Повисает долгая пауза. Тейлор видит, как фигура в костюме напрягается, замирает на месте, а потом слегка встряхивает головой, словно старается прогнать какой-то вставший перед глазами образ. Ей плевать, какую чушь сейчас начнёт плести Человек-Паук, слушать его она больше не намерена. Она разворачивается и уходит, всеми силами стараясь не перейти на бег, потому что сбегать было бы унизительно.
— Не всех, — наконец глухо отвечает он, и девушка замирает от звука чужого голоса. Казалось бы, такая короткая фраза, всего два маленьких слова, но от этого тона по её телу пробегают мурашки. Она ему практически верит, — всех спасти невозможно.
— Но почему-то в твоё «невозможно» вошёл именно мой брат! — она неожиданно для самой себя срывается на крик, тут же жалея об этом, потому что кричать, значить снова дать слабину, а быть слабой Тейлор больше не намерена. Тем более перед Человеком-Пауком.
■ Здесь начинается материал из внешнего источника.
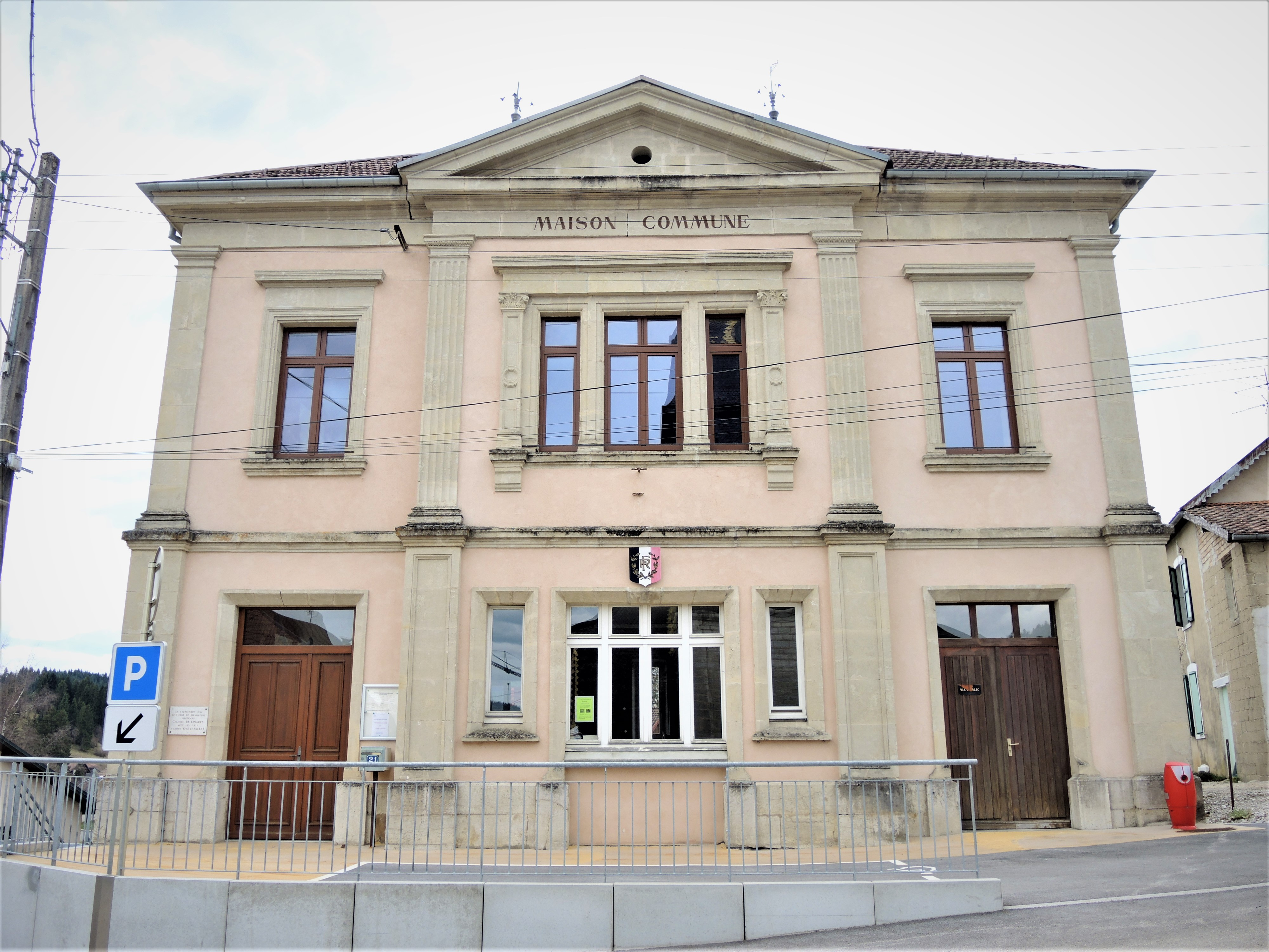 Façade de la mairie d'Oye-et-Pallet. Doubs
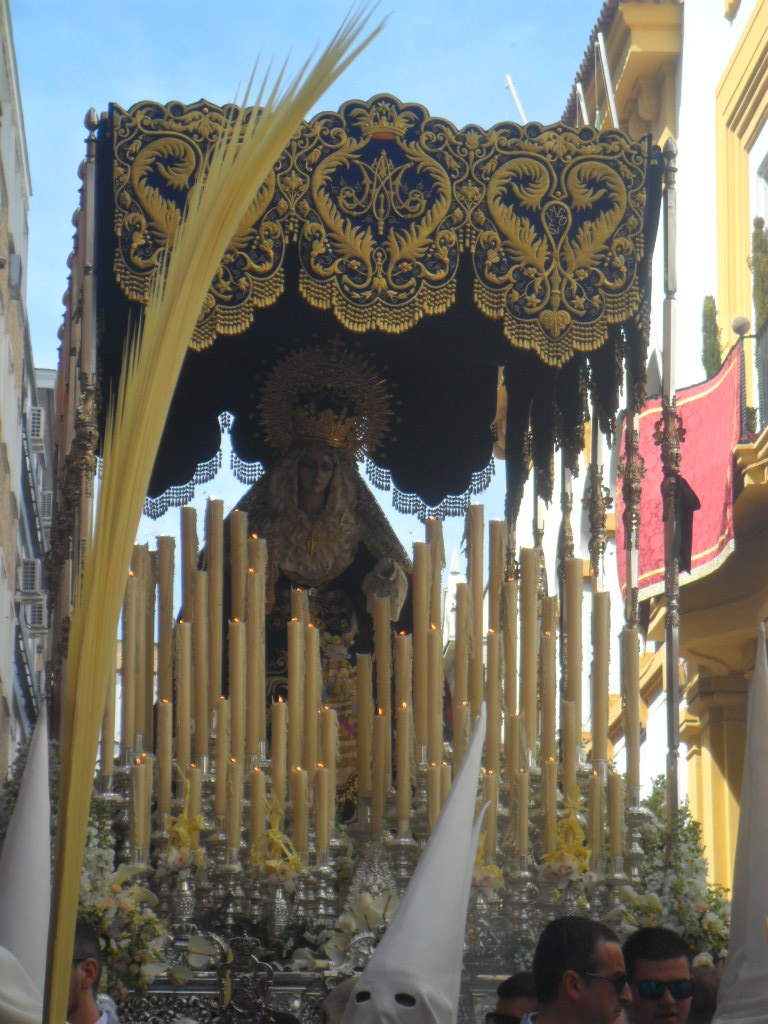 Virgen de la palma
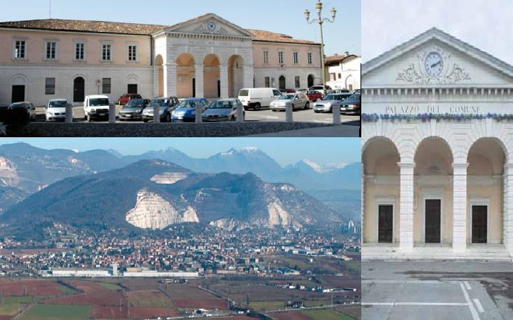 Fotogrammi uniti di Rezzato

— Я уже говорил, что мне очень жаль, — снова начинает оправдываться он, но девушка лишь всплёскивает руками. У неё больше нет ни сил, ни желания слушать этот бессвязный лепет в попытке очистить свои испачканные чужой кровью руки. Тейлор снова разворачивается, чтобы уйти, — Думаешь, я не знаю, какого это, терять близких?
От этой фразы по коже пробегает волна мурашек, а злость с новой силой распаляется в груди, заставляя ненавидеть Человека-Паука ещё сильнее. Да как он смеет играть её чувствами, как смеет хоть что-то говорить о боли и утрате, не имея об этом ни малейшего понятия?
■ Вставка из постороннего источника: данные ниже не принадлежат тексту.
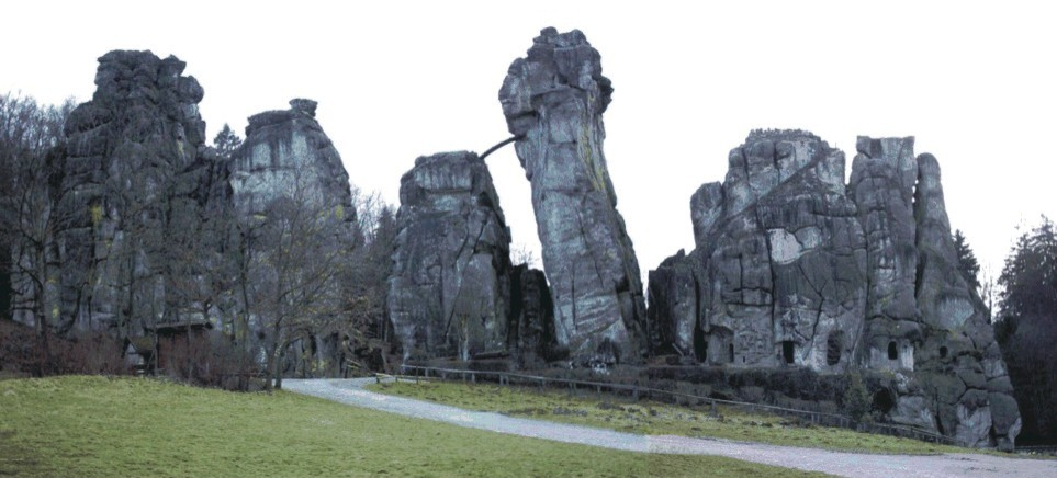 Externsteine im Teutoburger Wald am Hermannsweg
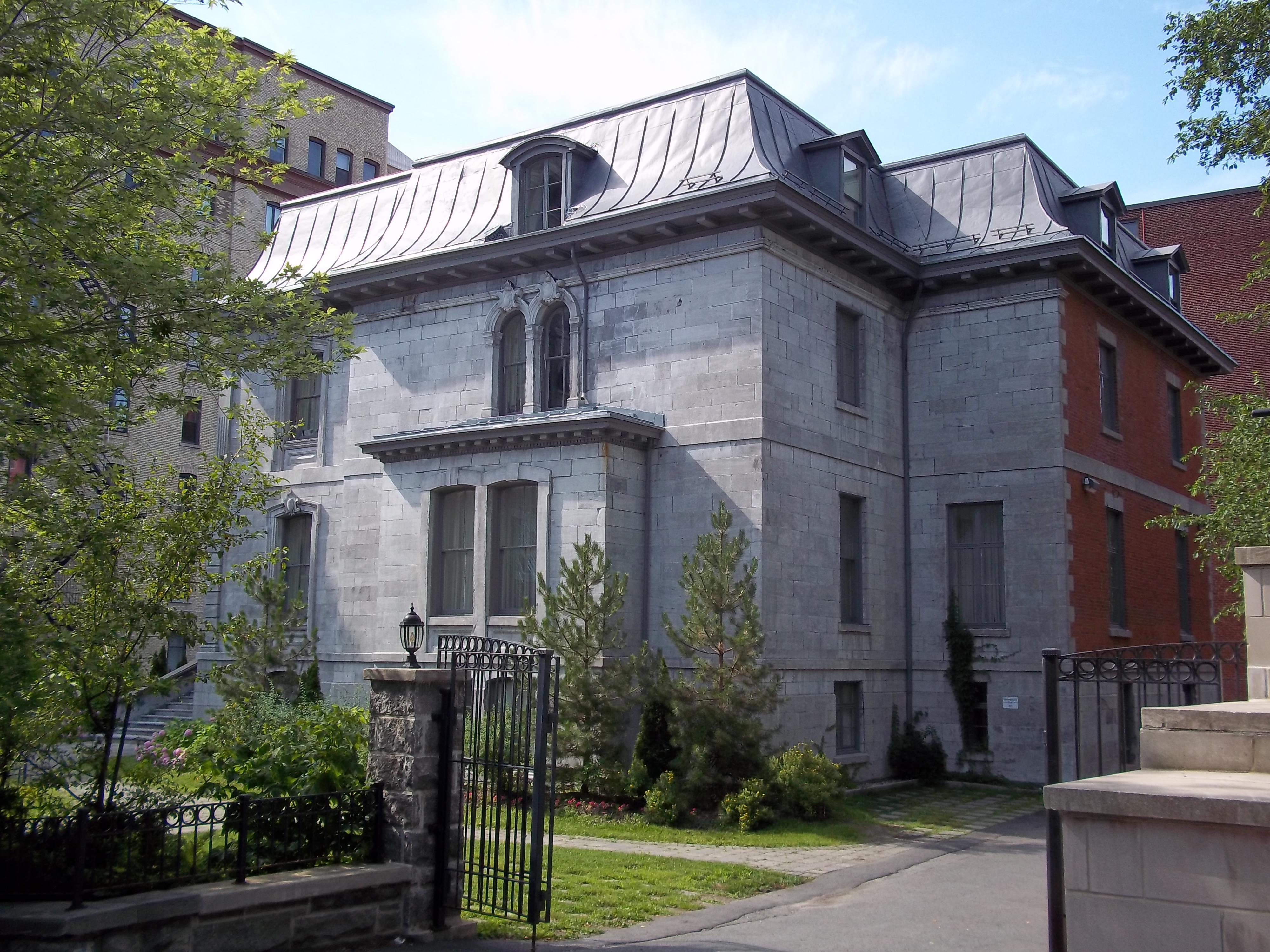 Maison David-Lewis, 3424 rue Simpson, Montréal
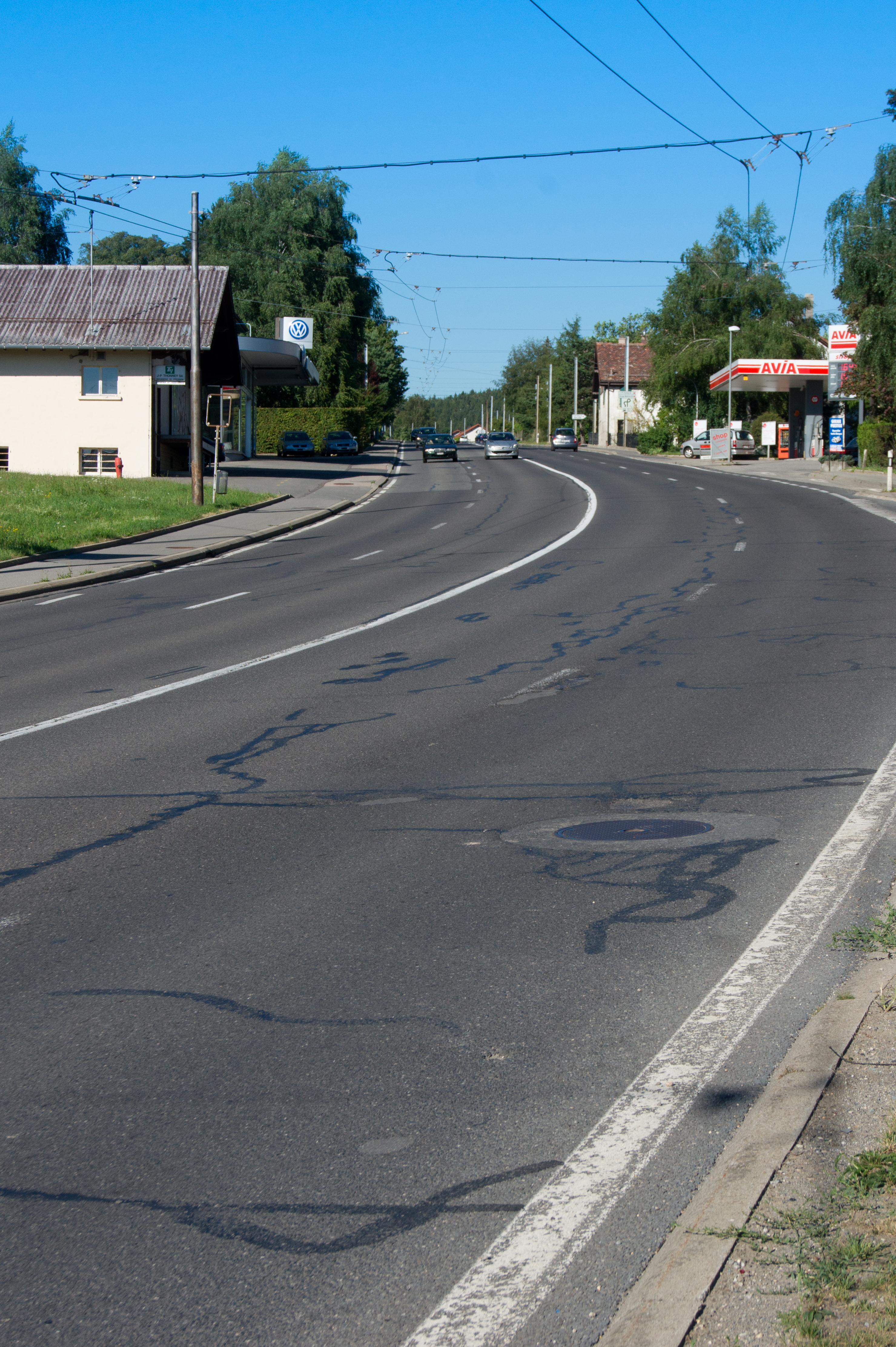 Route cantonale Berne-Lausanne à Epalinges.
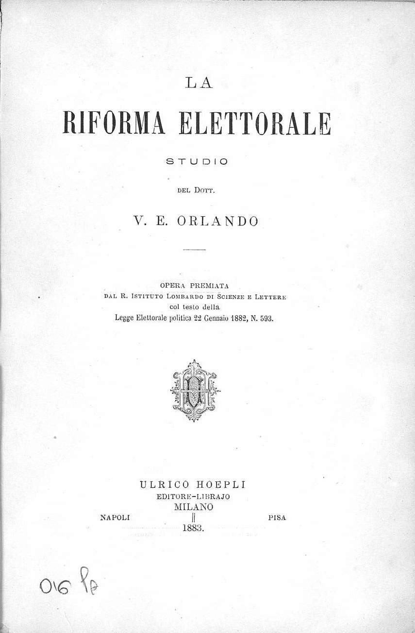 Frontespizio
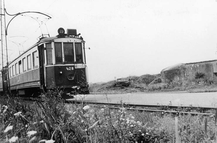 Bohumínská tramvaj (#428) focená poblíž pěchotního srubu MO-S 4 "U šedé vily" (dnes prostor U transformátoru).
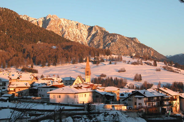 Varena

— Сомневаюсь, что знаешь, — огрызается Тейлор, обернувшись всего на секунду. Этой секунды достаточно для того, чтобы Паук сделал резкое движение рукой, выпуская свою чёртову паутину и выставляя перед девушкой какой-то огромный ящик, вообще непонятно что делающий на крыше. Тейлор недовольно рычит, тщетно стараясь сдвинуть тяжеленный ящик с места, но, когда она понимает, что у неё ничего не выйдет, просто уйти не выходит, потому что Паук стоит слишком уж близко, не позволяя пройти.
— Мне от тебя ничего не нужно. Я хочу лишь поговорить, потому что понимаю тебя.
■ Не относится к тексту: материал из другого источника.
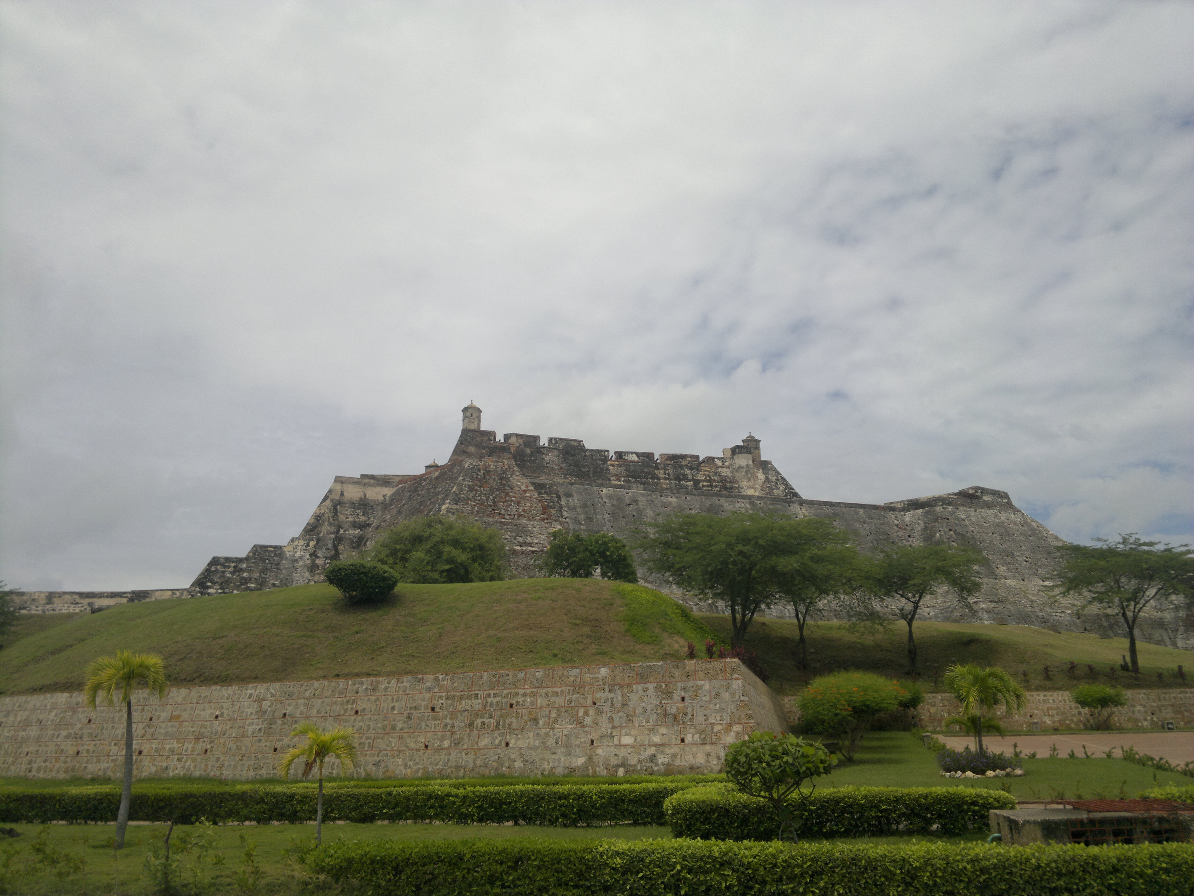 Castillo de San Felipe de Barajas y las baterías colaterales Fuerte de San Felipe de Barajas
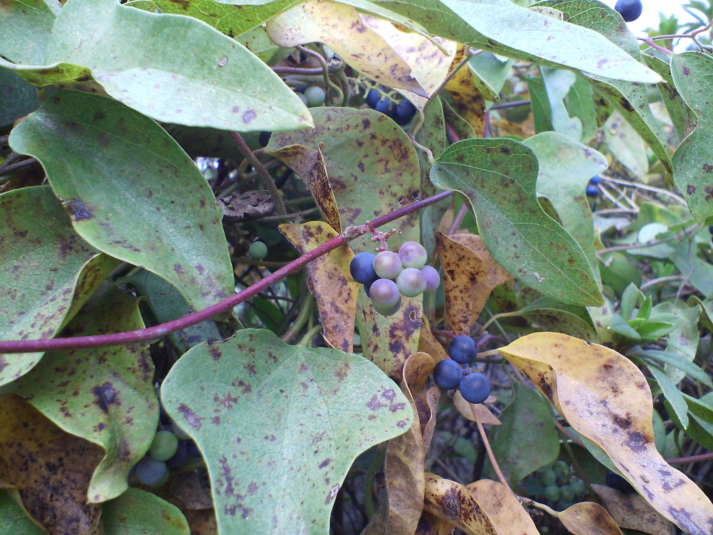 Cocculus orbiculatus(アオツヅラフジ)
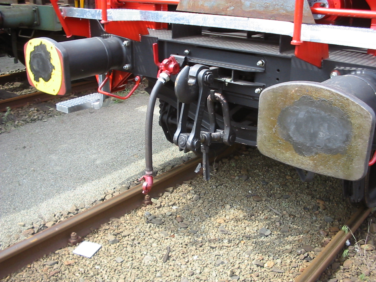 Schroefkoppeling (los)

Тон его звучит убедительно, но Тейлор всё равно недоверчиво фыркает, уже даже не стараясь скрыть слезящихся глаз. Эмоции всё накапливаются и накапливаются, вот-вот вырвутся наружу, снова хлынут через край, поэтому девушка сдерживает себя из последних сил. Мало того, что Человек-Паук лишил её всего, так теперь ещё и собирается читать мораль, говорить, что понимает её.